The simplest data visualisation of a single, continuous variable is a histogram.

grammy |> ggplot(aes(x = Energy)) + geom_histogram(binwidth = 0.1)

If you want to compare a continuous variable across categories, you can use faceting (also known as small multiples), a boxplot or a violin plot.

awards |>
  ggplot(aes(x = Energy)) +
  geom_histogram(binwidth = 0.1) +
  facet_wrap(~Category)

awards |>
  ggplot(aes(x = Category, y = Energy)) +
  geom_boxplot()

awards |>
  ggplot(aes(x = Category, y = Energy)) +
  geom_violin()

To compare two continuous variables, you can create a scatter plot. If you have a large corpus and the points end up on top of each other, geom_jitter() adds some random noise without disturbing the overall pattern.

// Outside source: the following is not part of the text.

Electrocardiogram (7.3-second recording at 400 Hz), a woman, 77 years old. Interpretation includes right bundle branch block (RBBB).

grammy |> ggplot(aes(x = Valence, y = Energy)) + geom_point() + geom_smooth()

`geom_smooth()` using method = 'loess' and formula = 'y ~ x'

grammy |> ggplot(aes(x = Valence, y = Energy)) + geom_jitter() + geom_smooth()

`geom_smooth()` using method = 'loess' and formula = 'y ~ x'

Good visualisations, of course, have many more components. Remember Tufte’s six design principles (2006):

Show comparisons, contrasts, differences.
Show causality, mechanism, explanation, systematic structure.
Show multivariate data; that is, show more than 1 or 2 variables.
Completely integrate words, numbers, images, diagrams.
Thoroughly describe the evidence. Provide a detailed title, indicate the authors and sponsors, document the data sources, show complete measurement scales, point out relevant issues.
Analytical presentations ultimately stand or fall on the quality, relevance, and integrity of their content.

awards |>                    # Start with awards.
  mutate(
    Mode = ifelse(Mode == 0, "Minor", "Major")
  ) |>
  ggplot(                     # Set up the plot.
    aes(
      x = Valence,
      y = Energy,
      size = Loudness,
      colour = Mode
    )
  ) +
  geom_point() +              # Scatter plot.
  geom_rug(linewidth = 0.1) + # Add 'fringes' to show data distribution.
  geom_text(                  # Add text labels from above.
    aes(
      x = Valence,
      y = Energy,
      label = Label
    ),
    data = 
      tibble(
        Label = c("Wacht op mij", "Soft Spine"),
        Category = c("Edisons", "Grammys"),
        Valence = c(0.271, 0.128),
        Energy = c(0.166, 0.997)
      ),
    colour = "black",         # Override colour (not mode here).
    size = 3,                 # Override size (not loudness here).
    hjust = "left",           # Align left side of label with the point.
    vjust = "center",         # Align vertical centre of label with the point.
    nudge_x = 0.04            # Nudge the label slightly right.
  ) +
  facet_wrap(~ Category) +    # Separate charts per playlist.
  scale_x_continuous(         # Fine-tune the x axis.
    limits = c(0, 1),
    breaks = c(0, 0.50, 1),   # Use grid-lines for quadrants only.
    minor_breaks = NULL       # Remove 'minor' grid-lines.
  ) +
  scale_y_continuous(         # Fine-tune the y axis in the same way.
    limits = c(0, 1),
    breaks = c(0, 0.50, 1),
    minor_breaks = NULL
  ) +
  scale_colour_brewer(        # Use the Color Brewer to choose a palette.
    type = "qual",            # Qualitative set.
    palette = "Paired"        # Name of the palette is 'Paired'.
  ) +
  scale_size_continuous(      # Fine-tune the sizes of each point.
    trans = "exp",            # Use an exp transformation to emphasise loud.
    guide = "none"            # Remove the legend for size.
  ) +
  theme_light() +             # Use a simpler theme.
  labs(                       # Make the titles nice.
    x = "Valence",
    y = "Energy",
    colour = "Mode"
  )

Instructions

Search in Spotify for QmusicNL’s four decade-based playlists:

Q-top 500 van de 80s,
Q-top 500 van de 90s,
Q-top 500 van de 00s, and
Q-top 500 van de 10s.

Choose any two decades you want to compare, and make the best visualisation you can that shows the differences between the two decades. Also choose a member of your group who will be prepared to share their screen at the end of the breakout and show off your results. But above all, help each other so that every member of your group leaves with some working code.

Start simple, and gradually add details like the ones in the fancy final example.